42. The method of any one of claims 1-41, wherein the magnetic response signal comprises a magnetization response.
43. The method of any one of claims 1 -42, wherein the magnetic response signal comprises a non-linear magnetization response of the plurality of superparamagnetic particles.
44. The method of any one of claims 1-43, wherein processing the magnetic response signal comprises accounting for the superparamagnetic particles' Langevin magnetization behavior.
45. The method of any one of claims 1-44, wherein processing the magnetic response signal comprises removing at least a portion of the magnetic noise from the magnetic response signal.
46. The method of any one of claims 1-45, wherein detecting the magnetic response
comprises detecting a voltage induced in a receiver coil.
47. The method of any one of claims 1 -46, wherein the plurality of superparamagnetic
particles comprise iron, cobalt, zinc, nickel, manganese, silver, gold, carbon, cadmium, or combinations thereof.
48. The method of any one of claims 1 -47, wherein the plurality of superparamagnetic particles comprise an oxide of iron, cobalt, zinc, nickel, manganese, or combinations thereof.
49. The method of any one of claims 1-48, wherein the plurality of superparamagnetic
particles comprise an iron oxide.
50. The method of any one of claims 1 -49, wherein the plurality of superparamagnetic
particles comprise Fe304.
51. The method of any one of claims 1 -50, wherein the plurality of superparamagnetic
particles have an average maximum dimension of 3 nm or more.
52. The method of any one of claims 1-51, wherein the plurality of superparamagnetic
particles have an average maximum dimension of from 1 nm to 200 nm.
53. The method of any one of claims 1 -52, wherein the plurality of superparamagnetic
particles is adapted to withstand downhole conditions.
54. The method of any one of claims 1-53, wherein each of the plurality of
superparamagnetic particles further comprises a coating.
55. The method of claim 54, wherein the coating comprises a polymer.
56. The method of claims 54 or claim 55, wherein the coating selectively adsorbs to a target in the subsurface formation.
57. The method of any one of claims 1 -56, wherein the plurality of superparamagnetic
particles is mono-disperse, bi-disperse, tri-disperse, tetra-disperse, or multi-disperse.
58. The method of any one of claims 1-57, wherein the variable magnetic field is generated using an electric coil, an electromagnet, or combinations thereof.
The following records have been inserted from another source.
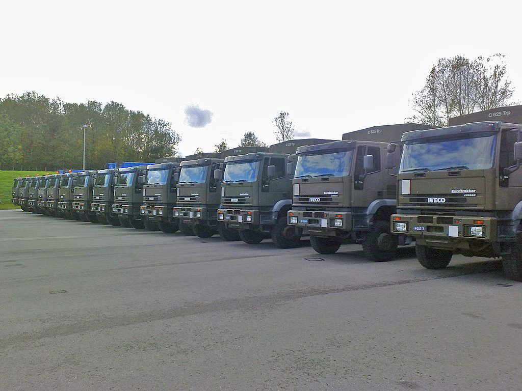 14 Iveco EuroTrakker de l'armée suisse
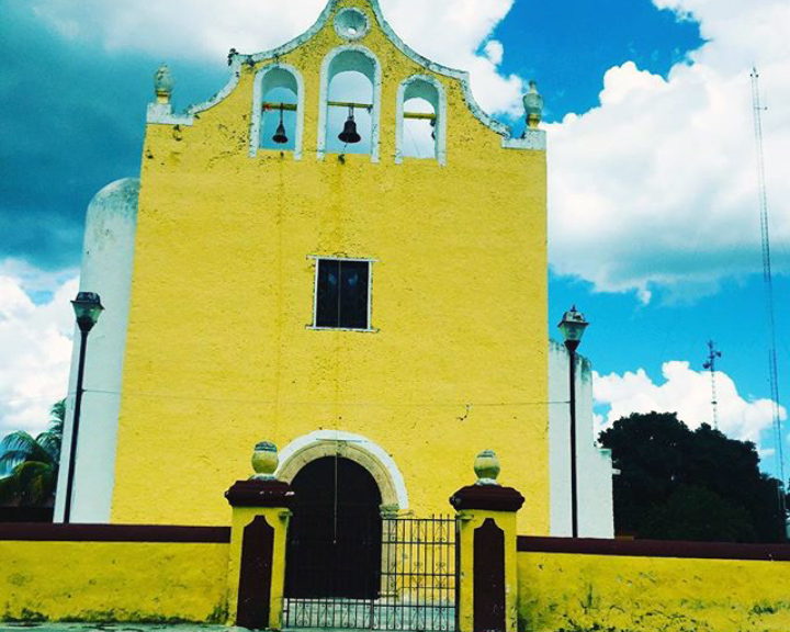 El templo el que se venera a Santo Tomás en Tunkás, Yucatán.
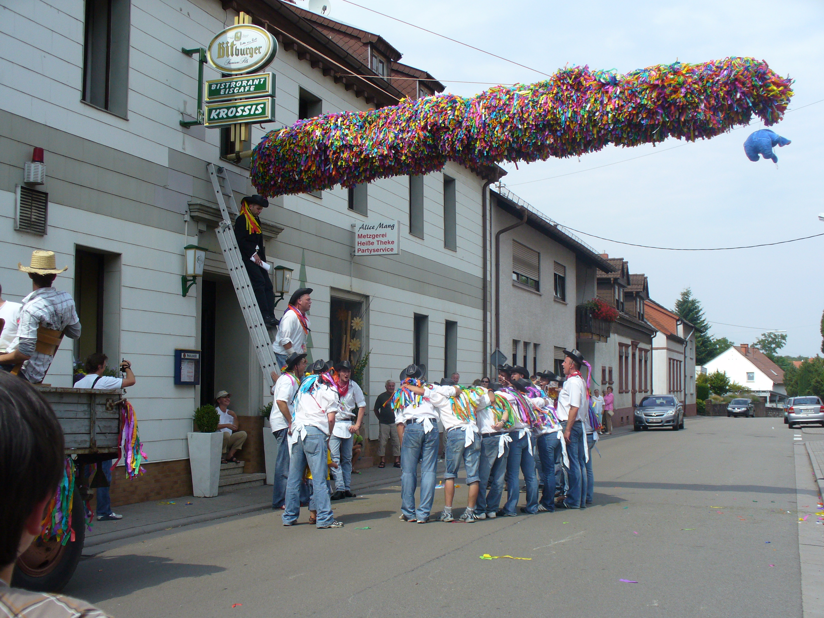 Kerwestrauß und Straußbuwe an der Schopper Kerwe 2008
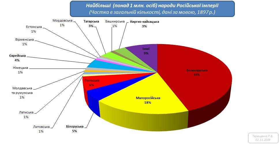 Доля основных народов в Российской империи (1897 г.)
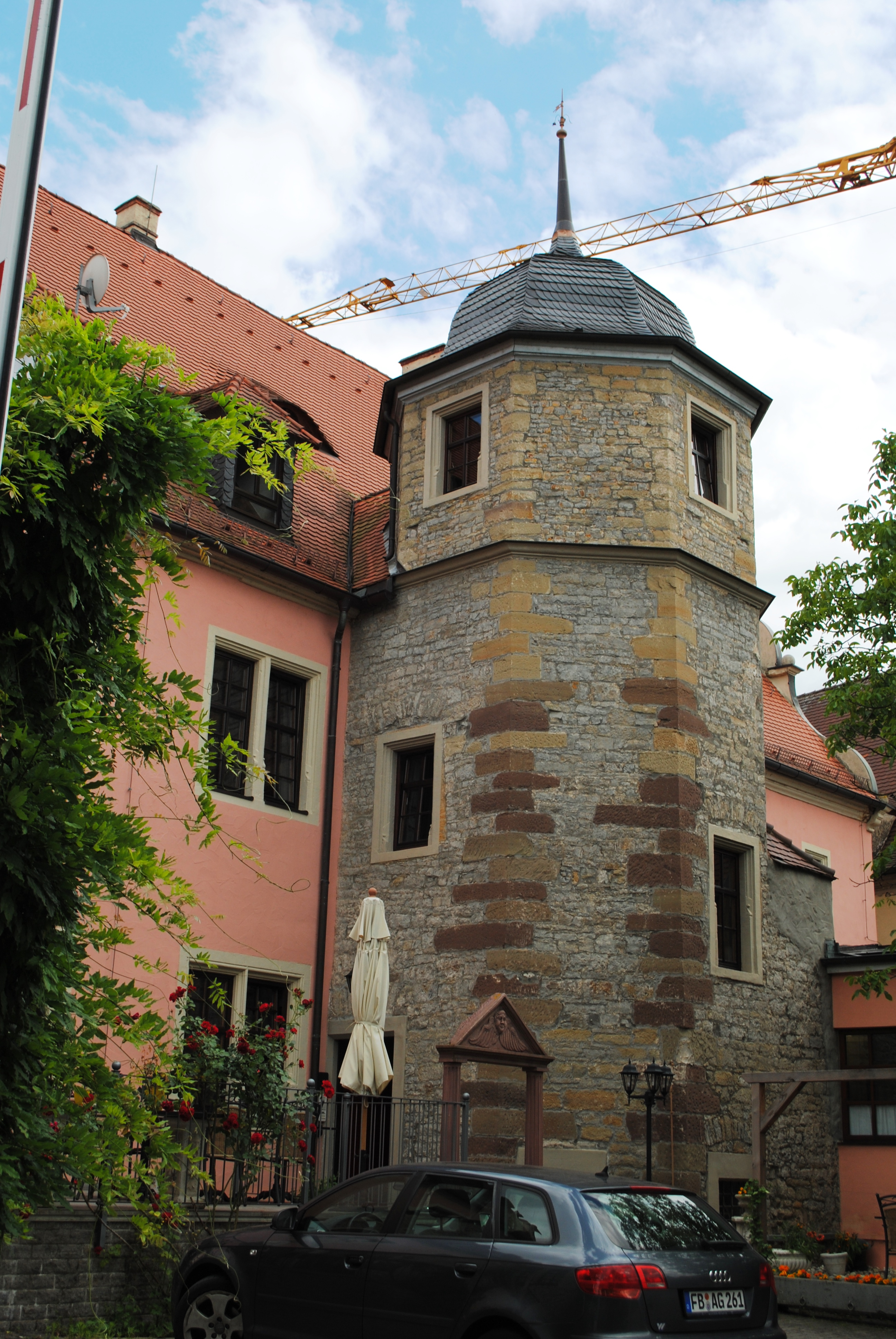 Amtshaus, Volkach, Hauptstraße 31, jetzt Hotel
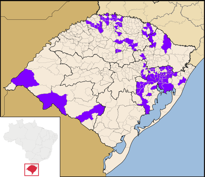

59. The method of any one of claims 1-58, wherein the variable magnetic field is sinusoidal.
60. The method of any one of claims 1-59, wherein the variable magnetic field has a
frequency of from 0.001 Hz to 10 MHz.
61. The method of any one of claims 1-60, wherein the variable magnetic field has a strength of 1 μΤ or more.
The method of any one of claims 1-61, wherein the variable magnetic field has a strength of from 1 μΤ to 100 T.
The method of any one of claims 1-62, wherein the subsurface formation is adjacent to a well, an aquifer, a mineral deposit, a contamination site, or combinations thereof.